Field Base Teaching: A Malaysian Experience

Authors

  • Raman Mariyappan

Abstract

This paper narrates the field base teaching method that has been incorporated in Northern University of Malaysia. By tradition, the university is a management university, which emphasis on management skills, such as banking, finance, entrepreneurship and other essential components of management. Beginning of 1995, the university realizes that a wider curriculum scope is needed to cater ever growing demand on humanities programs. As a result of this, courses such as history, sociology, anthropology, geography and other courses related to humanities programs were introduced. Components of geography were introduced as regional geography and environmental management in 1997 as one of the elective subject in Public Administration Undergraduate Program. Generally, the teaching method being employed at the university was lectures, tutorial and the assessments were more exams oriented. Starting from the academic session of 2000/2001, the evaluation processes were altered and assignments were introduced.

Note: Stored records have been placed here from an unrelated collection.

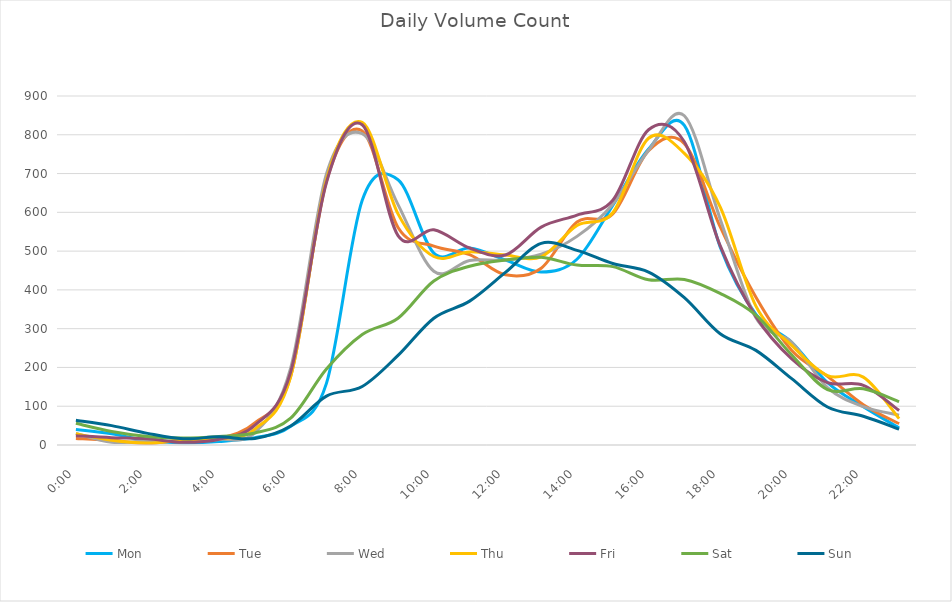
| Category | Mon | Tue | Wed | Thu | Fri | Sat | Sun |
|---|---|---|---|---|---|---|---|
| 0.0 | 40 | 17 | 30 | 29 | 24 | 56 | 64 |
| 0.0416666666666667 | 29 | 12 | 7 | 12 | 19 | 35 | 50 |
| 0.0833333333333333 | 11 | 4 | 11 | 5 | 16 | 22 | 30 |
| 0.125 | 6 | 14 | 8 | 13 | 7 | 18 | 16 |
| 0.166666666666667 | 9 | 17 | 14 | 16 | 15 | 22 | 21 |
| 0.208333333333333 | 19 | 57 | 32 | 41 | 51 | 31 | 17 |
| 0.25 | 48 | 177 | 198 | 176 | 188 | 69 | 49 |
| 0.291666666666667 | 159 | 680 | 699 | 684 | 677 | 196 | 126 |
| 0.333333333333333 | 631 | 810 | 803 | 832 | 826 | 285 | 151 |
| 0.375 | 684 | 561 | 620 | 596 | 540 | 327 | 231 |
| 0.416666666666667 | 495 | 513 | 448 | 486 | 555 | 423 | 327 |
| 0.4583333333333333 | 508 | 491 | 476 | 498 | 508 | 461 | 371 |
| 0.5 | 477 | 439 | 477 | 490 | 490 | 477 | 445 |
| 0.541666666666667 | 446 | 456 | 492 | 485 | 562 | 484 | 520 |
| 0.5833333333333334 | 479 | 575 | 538 | 566 | 593 | 464 | 502 |
| 0.625 | 618 | 596 | 621 | 599 | 631 | 460 | 468 |
| 0.666666666666667 | 763 | 759 | 760 | 791 | 813 | 426 | 446 |
| 0.7083333333333334 | 824 | 777 | 849 | 752 | 782 | 427 | 380 |
| 0.75 | 511 | 563 | 583 | 614 | 514 | 391 | 287 |
| 0.791666666666667 | 337 | 381 | 328 | 358 | 331 | 335 | 244 |
| 0.8333333333333334 | 265 | 244 | 265 | 257 | 222 | 232 | 171 |
| 0.875 | 161 | 177 | 148 | 179 | 161 | 143 | 98 |
| 0.916666666666667 | 99 | 104 | 99 | 175 | 154 | 145 | 74 |
| 0.9583333333333334 | 44 | 55 | 77 | 68 | 89 | 112 | 41 |

I took this opportunity to introduce assignments based on report writing about development projects and its impacts on natural environment surroundings the university. This paved way for the students to conduct surveys and data collection prior to the report writing. Slowly, I introduced the idea and the importance of field base teaching to the students and the management. Initially it was well perceived by the management and the students. Latter, when the number of students increased from merely 20 to few hundreds, issues such logistics, cost and other related issues influenced the management to rethink the idea of field base teaching. At present the number of students varies from 1,000 to 1,500 per academic semester. The numbers of instructors were also increased from one to fifteen. Unfortunately my present role as an instructor and coordinator does not provide the luxury of practicing field-based teaching due to financial and man power constrain. It is an uphill task to design a syllabus and convince the faculty members to participate in the field based teaching.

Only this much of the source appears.